Full of “improper self-dealing” echoes of the pink slipped Darabont’s first action, Kirkman, fellow TWD EPs Gale Anne Hurd, David Alpert, Charles Eglee and ex-showrunner Glenn Mazzara took AMC to court in the summer of 2017 alleging that the cabler had ripped off them off too out what they were rightly due with some slight-of-hand money moves. That case is now slowly moving through state court in California, where it was formally moved at the end of last year.

“Other profit participants for The Walking Dead—several of whom have also sued Defendants—have conducted their own audits of Defendants’ accounting practices,” today’s letter to Justice Bransten spotlights. “Defendants contend that the other profit participants’ audit reports are not relevant to Plaintiffs’ claims in this action,” the wide ranging but relatively short letter also states. “If these audit reports reveal that Defendants provided certain materials to other profit participants’ auditors, but arbitrarily refused to provide the same materials to Plaintiffs’ auditors, these audit reports would also support Plaintiffs’ claims that Defendants obstructed Plaintiffs’ audit. The audit reports for the other profit participants should be produced to Plaintiffs.”
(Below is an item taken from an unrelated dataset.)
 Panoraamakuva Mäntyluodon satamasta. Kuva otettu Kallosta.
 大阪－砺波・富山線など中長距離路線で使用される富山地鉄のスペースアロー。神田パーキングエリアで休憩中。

In the January launched case, the lawyers for Darabont and CAA said that AMC “attempted to hide evidence related to its self-dealing from Plaintiffs during discovery in the pending litigation.”

Looks like for all the years, motions, hearings, filings and name-calling, at least one side thinks not much has changed over the past few months. Expect AMC’s main lawyer Snyder to formally respond on the docket before the October 30 hearing and then more of the same from both sides, again.